Transcript

NARRATOR
Giving your readers enough detail is essential. Listening to novelists Michèle Roberts and Tim Pears, what do you think is the importance of detail to their storytelling? What sort of detail are they talking of? What does Roberts mean by ‘slowing down’? What effect does it have?
MICHÈLE ROBERTS
Well in Daughters of the House, I tried to slow down my writing and it wasn’t really in order to make evocations of place, it was in order to write better. Because I can write with great facility and I write very badly when I do that, and I’ve often found when I’m starting a novel, particularly if I’ve put it in the past tense and if I use a third person narrative, it’s terribly easy to get possessed by the ghost of Georgette Heyer.

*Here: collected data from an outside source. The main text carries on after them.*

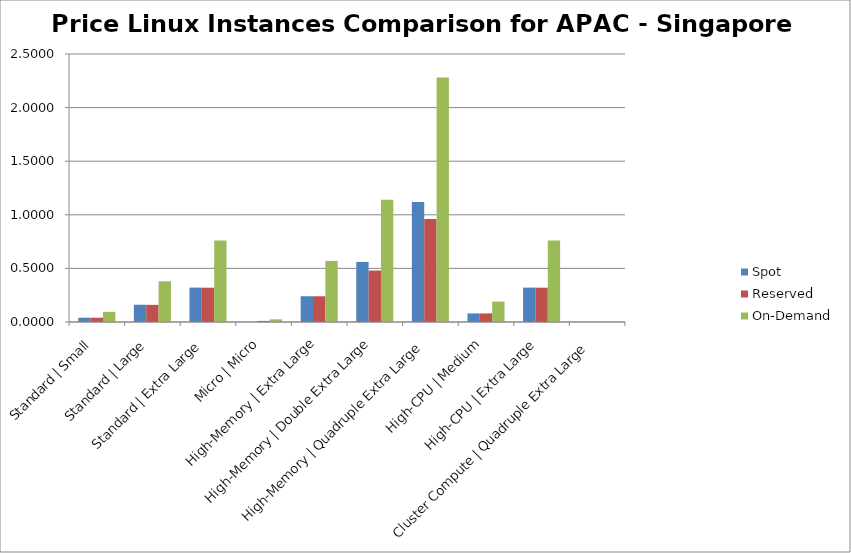
| Category | Spot | Reserved | On-Demand |
|---|---|---|---|
| Standard | Small | 0.04 | 0.04 | 0.095 |
| Standard | Large | 0.161 | 0.16 | 0.38 |
| Standard | Extra Large | 0.321 | 0.32 | 0.76 |
| Micro | Micro | 0 | 0.01 | 0.025 |
| High-Memory | Extra Large | 0.24 | 0.24 | 0.57 |
| High-Memory | Double Extra Large | 0.561 | 0.48 | 1.14 |
| High-Memory | Quadruple Extra Large | 1.119 | 0.96 | 2.28 |
| High-CPU | Medium | 0.08 | 0.08 | 0.19 |
| High-CPU | Extra Large | 0.321 | 0.32 | 0.76 |
| Cluster Compute | Quadruple Extra Large | 0 | 0 | 0 |
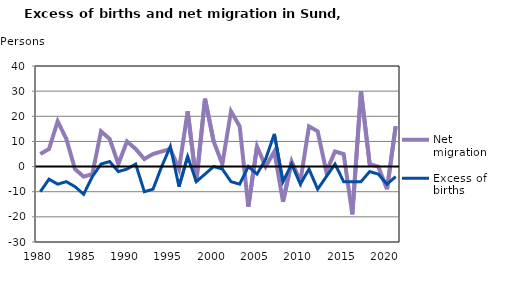
| Category | Net migration | Excess of births |
|---|---|---|
| 1980.0 | 5 | -10 |
| 1981.0 | 7 | -5 |
| 1982.0 | 18 | -7 |
| 1983.0 | 11 | -6 |
| 1984.0 | -1 | -8 |
| 1985.0 | -4 | -11 |
| 1986.0 | -3 | -4 |
| 1987.0 | 14 | 1 |
| 1988.0 | 11 | 2 |
| 1989.0 | 1 | -2 |
| 1990.0 | 10 | -1 |
| 1991.0 | 7 | 1 |
| 1992.0 | 3 | -10 |
| 1993.0 | 5 | -9 |
| 1994.0 | 6 | 0 |
| 1995.0 | 7 | 8 |
| 1996.0 | -1 | -8 |
| 1997.0 | 22 | 4 |
| 1998.0 | -6 | -6 |
| 1999.0 | 27 | -3 |
| 2000.0 | 10 | 0 |
| 2001.0 | 1 | -1 |
| 2002.0 | 22 | -6 |
| 2003.0 | 16 | -7 |
| 2004.0 | -16 | 0 |
| 2005.0 | 8 | -3 |
| 2006.0 | 0 | 3 |
| 2007.0 | 6 | 13 |
| 2008.0 | -14 | -6 |
| 2009.0 | 2 | 1 |
| 2010.0 | -6 | -7 |
| 2011.0 | 16 | -1 |
| 2012.0 | 14 | -9 |
| 2013.0 | -2 | -4 |
| 2014.0 | 6 | 1 |
| 2015.0 | 5 | -6 |
| 2016.0 | -19 | -6 |
| 2017.0 | 30 | -6 |
| 2018.0 | 1 | -2 |
| 2019.0 | 0 | -3 |
| 2020.0 | -9 | -7 |
| 2021.0 | 16 | -4 |
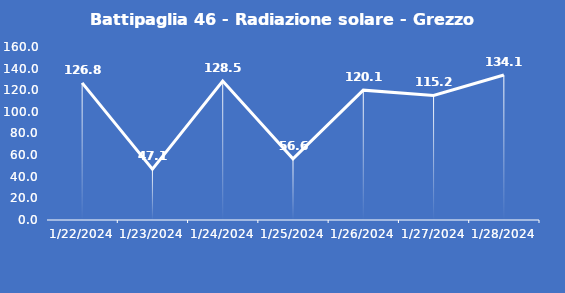
| Category | Battipaglia 46 - Radiazione solare - Grezzo (W/m2) |
|---|---|
| 1/22/24 | 126.8 |
| 1/23/24 | 47.1 |
| 1/24/24 | 128.5 |
| 1/25/24 | 56.6 |
| 1/26/24 | 120.1 |
| 1/27/24 | 115.2 |
| 1/28/24 | 134.1 |

Now I did love her when I was a little girl of 13, wanting to find out about sex and romance, but they are stories that just gallop off with you – they throw you across the saddle like the heroine is tossed over the saddle, and away you go. And actually for writing my own novels, this wouldn’t do. So to slow myself down, and slay the ghost of Georgette Heyer, I tried to turn into a kind of witnessing camera, I suppose, and look at things very closely, in great detail, and just use all my senses.
TIM PEARS
: In general, writing is about detail isn’t it? It’s about, when you’re reading a book, you’re reading about the moment and the description of small things is, I mean a novel is composed of lots and lots of moments, and lots of sentences and each sentence, I guess, is an attempt at something concrete in this strange symbolic form that language is so, it’s all about detail really.